**Task to complete:** In the records below, find the line containing "Badeparadies Atlantis in Dorsten" and transcribe it and every line after it exactly; leave the pictures out.

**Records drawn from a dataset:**
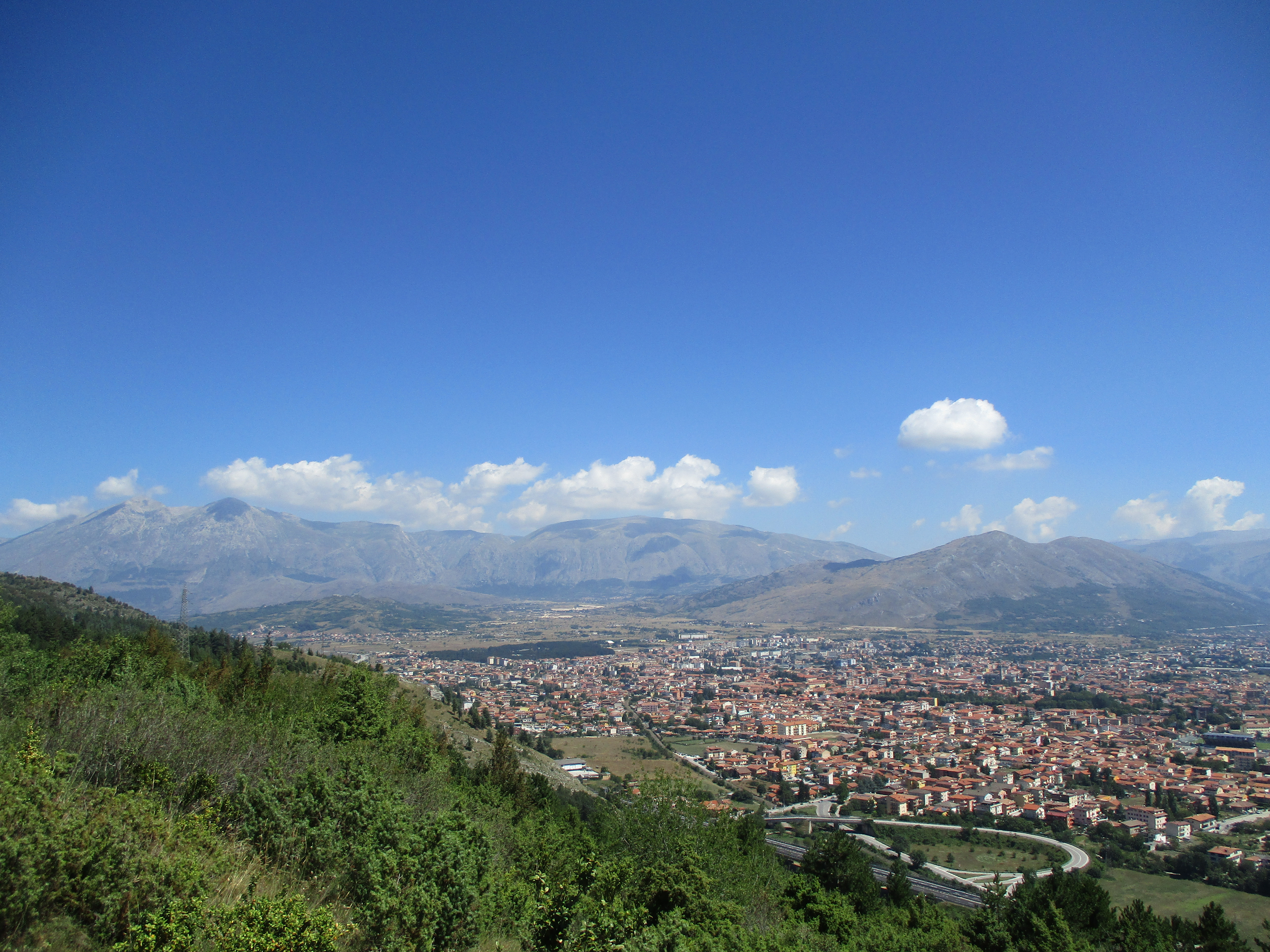 Panorama di Avezzano Categoria:Immagini di Avezzano
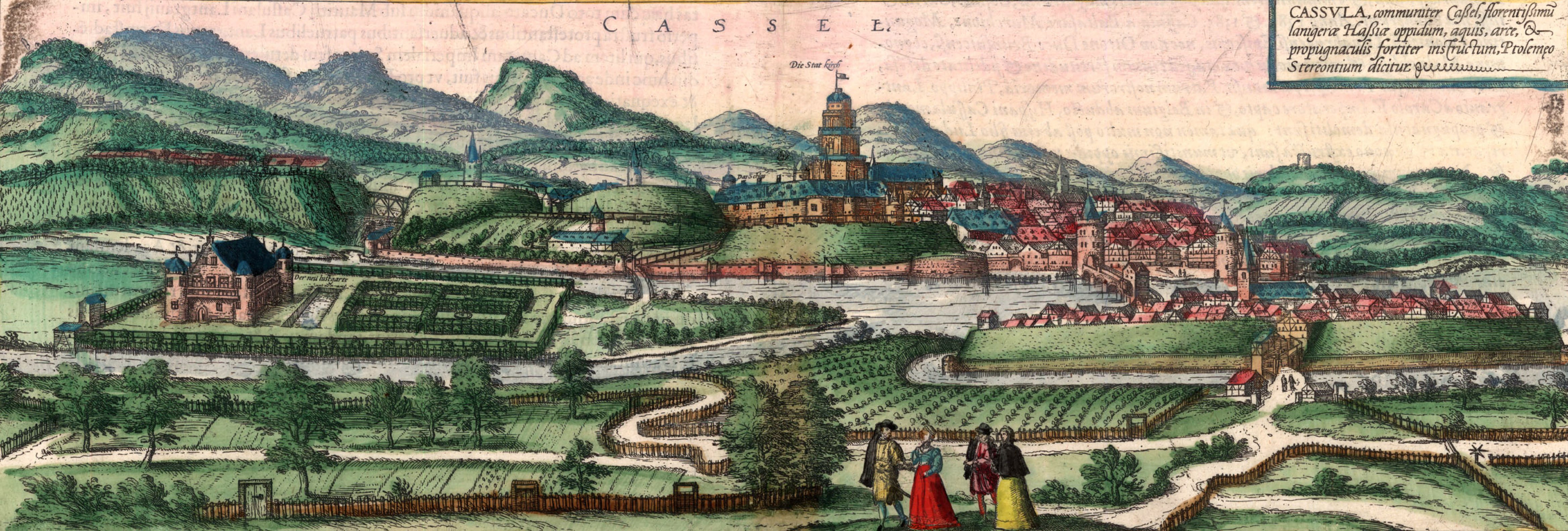 Eine Stadtansicht Kassels aus dem Jahr 1572
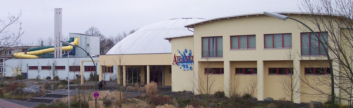 Badeparadies Atlantis in Dorsten
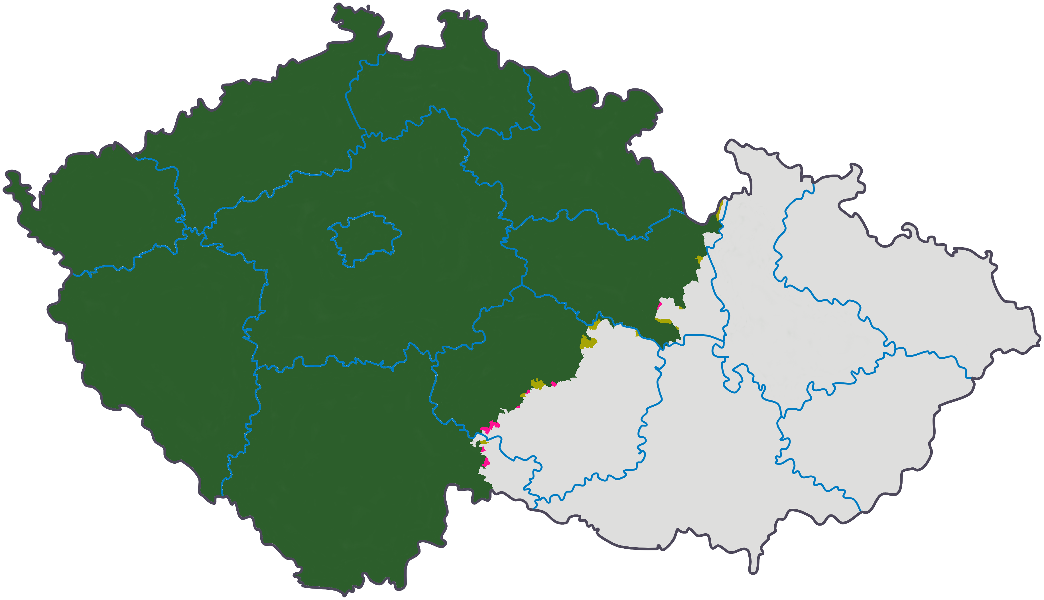 Zeleně a béžově je zakresleno území Čech Zeleně a růžově je zakresleno území České církevní provincie Béžově je zakresleno území Čech patřící k Moravské církevní provincii Růžově je zakresleno území Moravy patřící k České církevní provincii
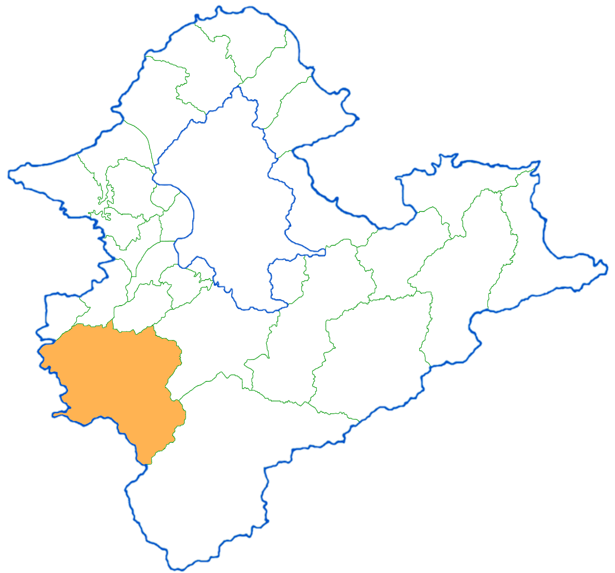 臺灣省臺北縣三峽鎮，KaurJmeb於2005年2月6日為編寫臺北縣三峽鎮所繪。
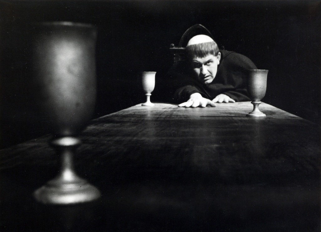 John Osborne, Luther, Drama SNG v Ljubljani. Na fotografiji: Jurij Souček (Martin).
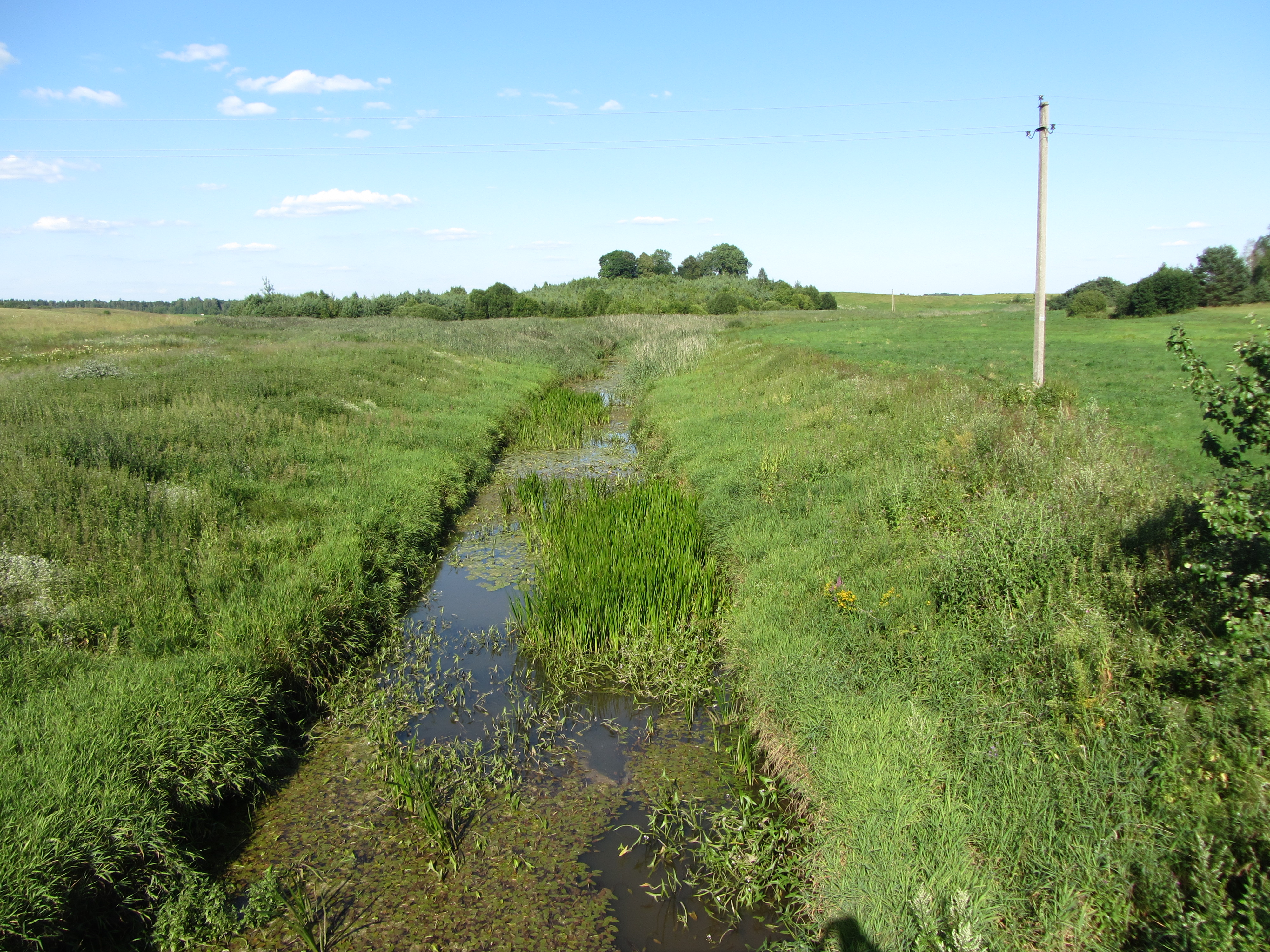 Alionių sen., Lithuania
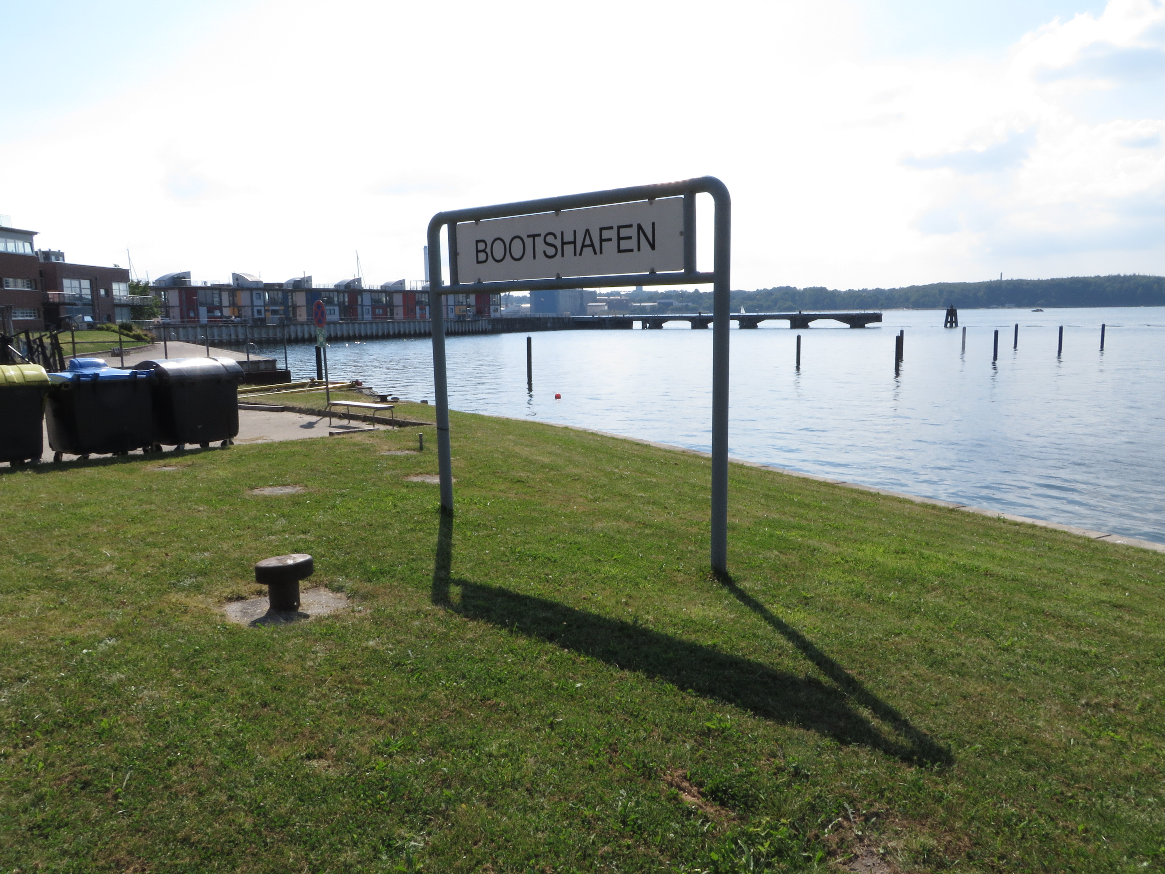 Schild zum Bootshafen der Marineschule Mürwik (Flensburg 2014), Bild 01

**The completed task:**
 Badeparadies Atlantis in Dorsten
 Zeleně a béžově je zakresleno území Čech Zeleně a růžově je zakresleno území České církevní provincie Béžově je zakresleno území Čech patřící k Moravské církevní provincii Růžově je zakresleno území Moravy patřící k České církevní provincii
 臺灣省臺北縣三峽鎮，KaurJmeb於2005年2月6日為編寫臺北縣三峽鎮所繪。
 John Osborne, Luther, Drama SNG v Ljubljani. Na fotografiji: Jurij Souček (Martin).
 Alionių sen., Lithuania
 Schild zum Bootshafen der Marineschule Mürwik (Flensburg 2014), Bild 01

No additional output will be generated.